In a cluster with Ranger auth (and with legacy catalog mode), even if you provide RWX to cm_hdfs -> all-path for the user impala, inserting into a table whose HDFS POSIX permissions happen to exclude impala access will result in "AnalysisException: Unable to INSERT into target table (default.t1) because Impala does not have WRITE access to HDFS location: hdfs://XXXXXXXXXXXX"

OPSAPS-46641: A single parameter exists in Cloudera Manager for specifying the Impala Daemon Load Balancer. Because BDR and Hue need to use different ports when connecting to the load balancer, it is not possible to configure the load balancer value so that BDR and Hue will work correctly in the same cluster.
The workaround is to use the load balancer configuration either without a port specification, or with the Beeswax port: this will configure BDR. To configure Hue use the "Hue Server Advanced Configuration Snippet (Safety Valve) for impalad_flags" to specify the the load balancer address with the HiveServer2 port.
Impala known limitation when querying compacted tables
7.3.1 and its higher versions
When the compaction process deletes the files for a table from the underlying HDFS location, the Impala service does not detect the changes as the compactions does not allocate new write ids.

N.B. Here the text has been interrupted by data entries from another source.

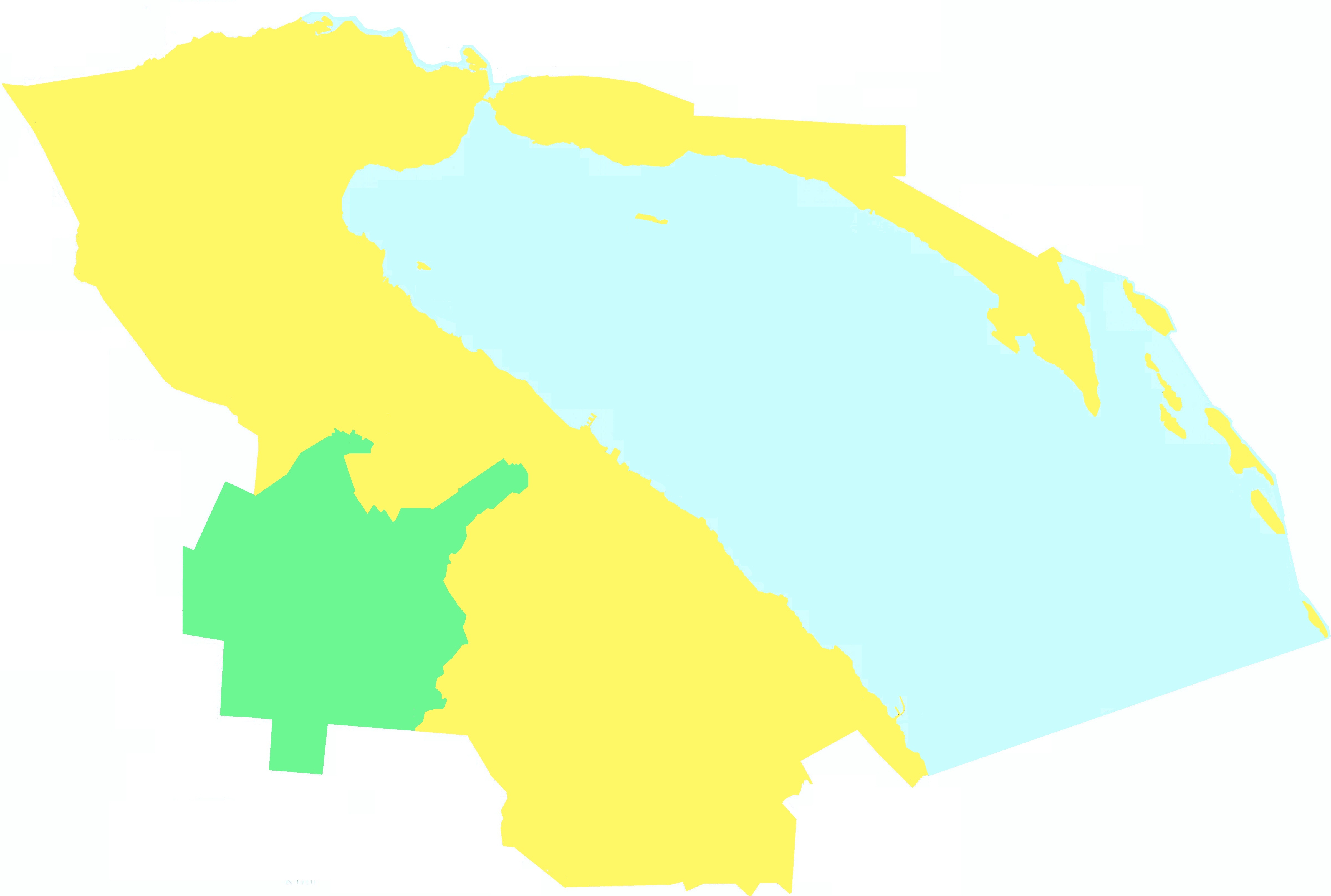 Древлянка на карте Петрозаводска
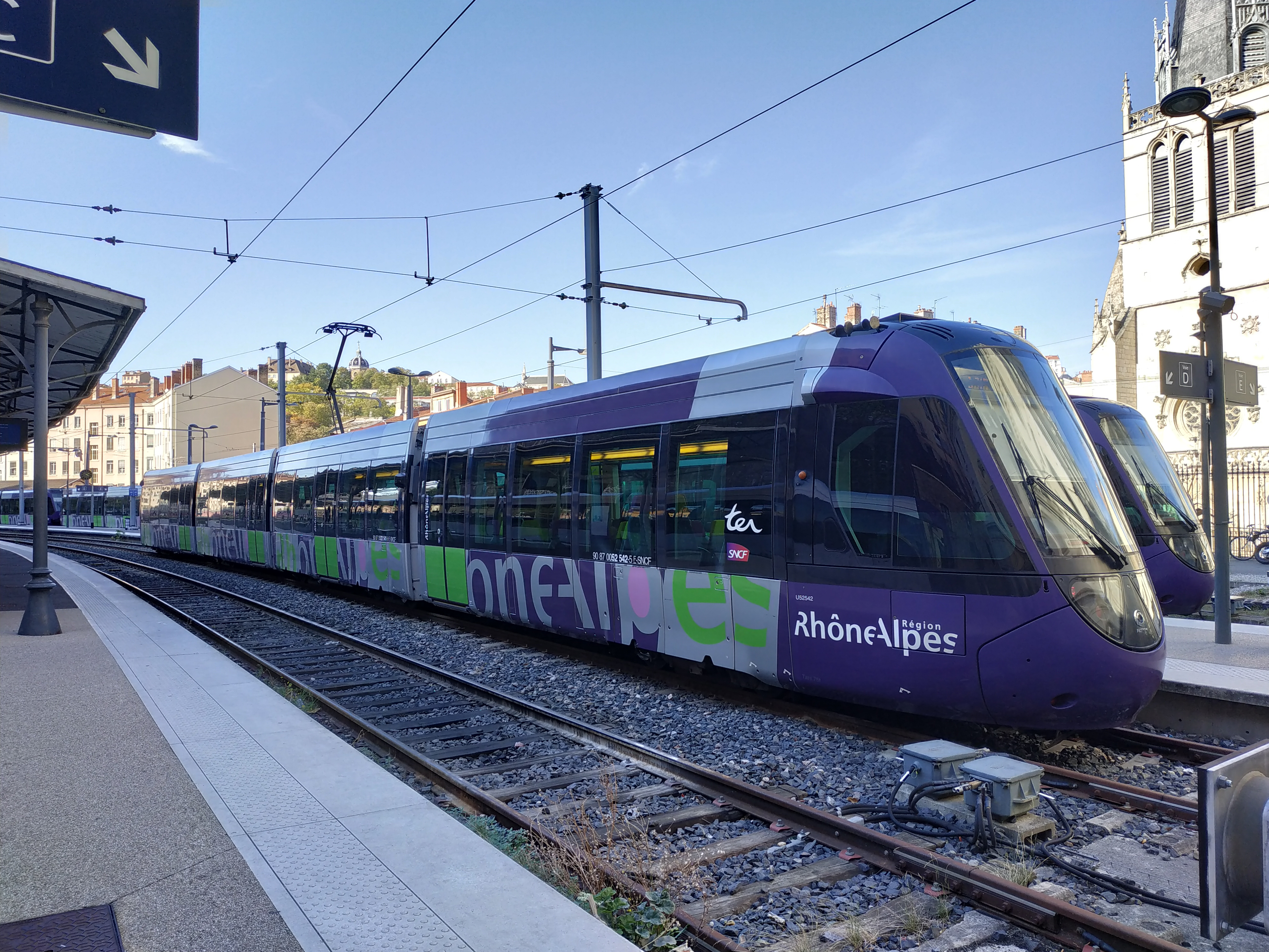 Citadis Dualis en gare de Lyon-Saint-Paul
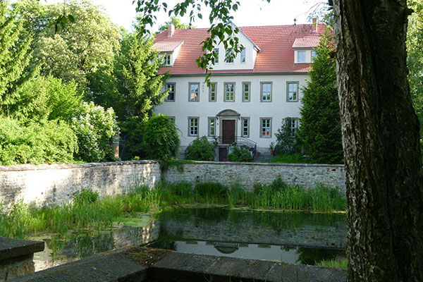 Herrenhaus Ostramondra April 2015
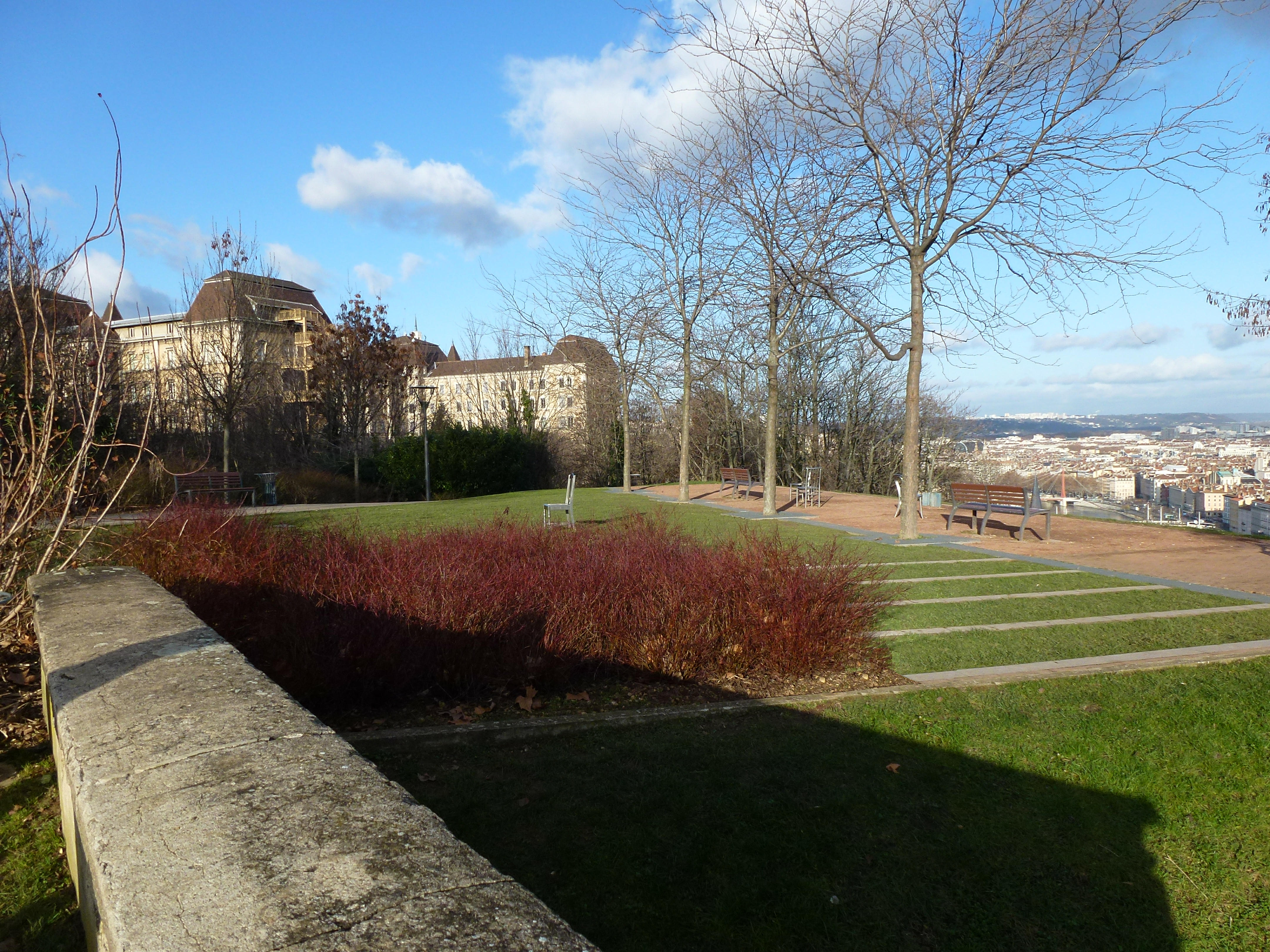 Le jardin des Curiosités à Lyon (5ème) - Vue générale
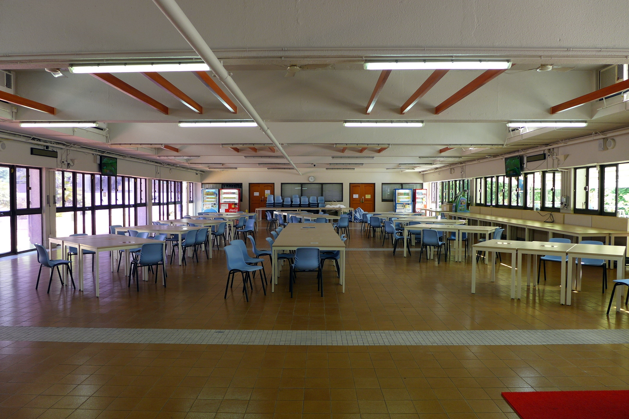 Hang Seng Management College Canteen
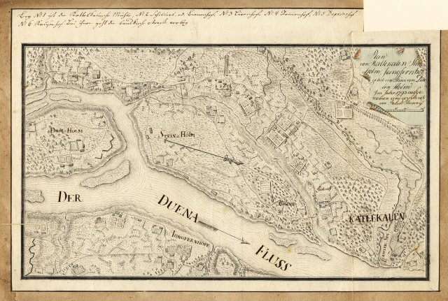 Scan from Johann Christoph Brotze's book Sammlung verschiedner Liefländischer Monumente. Plan von Katlekalen, Steinholm, Jungfernhoff und ein Stück von Dahlen Holm. Im Jahr 1793 aufgenommen und gezeichnet von Robert Renny
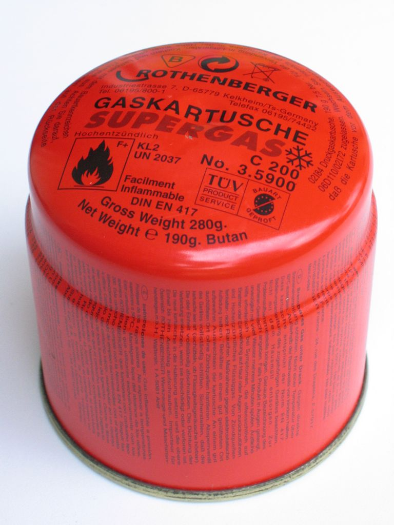 Einweg-Butangas-Kartusche, Füllmenge 190 Gramm unter Druck verflüssigtes Butangas
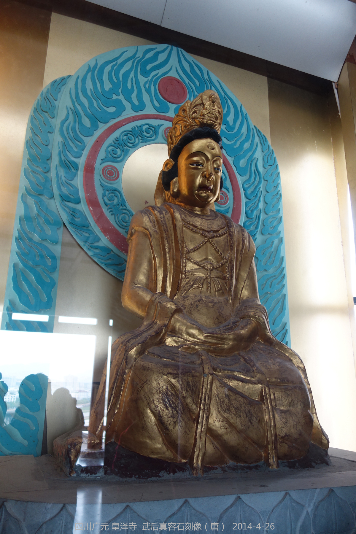 国内唯一武则天真容石刻像（武则天63岁，唐朝）
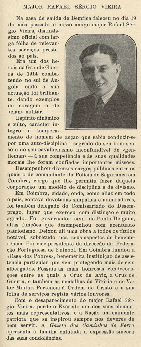 obituário
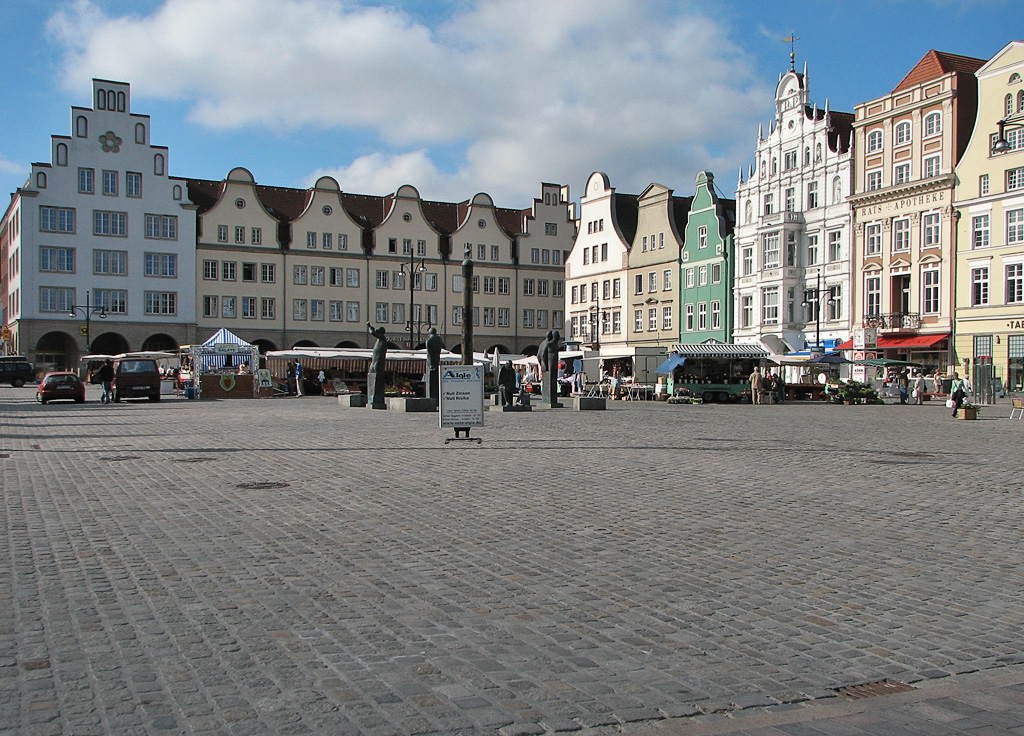 Beschreibung: Neuer Markt in Rostock / Germany Fotograf: Darkone, 17. August 2005

When the same table is queried from Impala it throws a 'File does not exist' exception that looks something like this:
Query Status: Disk I/O error on <node>:22000: Failed to open HDFS file hdfs://nameservice1/warehouse/tablespace/managed/hive/<database>/<table>/xxxxx
Error(2): No such file or directory Root cause: RemoteException: File does not exist: /warehouse/tablespace/managed/hive/<database>/<table>/xxxx
Use the REFRESH/INVALIDATE statements on the affected table to overcome the 'File does not exist' exception.
Impala Virtual Warehouses might produce an error when querying transactional (ACID) tables
Problem: If you are querying transactional (ACID) tables with an Impala Virtual Warehouse and compaction is run on the compacting Hive Virtual Warehouse, the query might fail. The compacting process deletes files and the Impala Virtual Warehouse might not be aware of the deletion. Then when the Impala Virtual Warehouse attempts to read the deleted file, an error can occur. This situation occurs randomly.
Run the INVALIDATE METADATA statement on the transactional (ACID) table to refresh the metadata. This fixes the problem until the next compaction occurs.
IMPALA-5605: Configuration to prevent crashes caused by thread resource limits
Impala could encounter a serious error due to resource usage under very high concurrency. The error message is similar to:

F0629 08:20:02.956413 29088 llvm-codegen.cc:111] LLVM hit fatal error: Unable to allocate section memory!
terminate called after throwing an instance of 'boost::exception_detail::clone_impl<boost::exception_detail::error_info_injector<boost::thread_resource_error> >'
          
To prevent such errors, configure each host running an impalad daemon with the following settings:

            echo 2000000 > /proc/sys/kernel/threads-max
            echo 2000000 > /proc/sys/kernel/pid_max
            echo 8000000 > /proc/sys/vm/max_map_count
          
Add the following lines in /etc/security/limits.conf:

            impala soft nproc 262144
            impala hard nproc 262144
          
IMPALA-9350: Ranger audit logs for applying column masking policies missing
Impala is not producing these logs.
None
IMPALA-1792: ImpalaODBC: Can not get the value in the SQLGetData(m-x th column) after the SQLBindCol(m th column)
If the ODBC SQLGetData is called on a series of columns, the function calls must follow the same order as the columns. For example, if data is fetched from column 2 then column 1, the SQLGetData call for column 1 returns NULL.
Fetch columns in the same order they are defined in the table.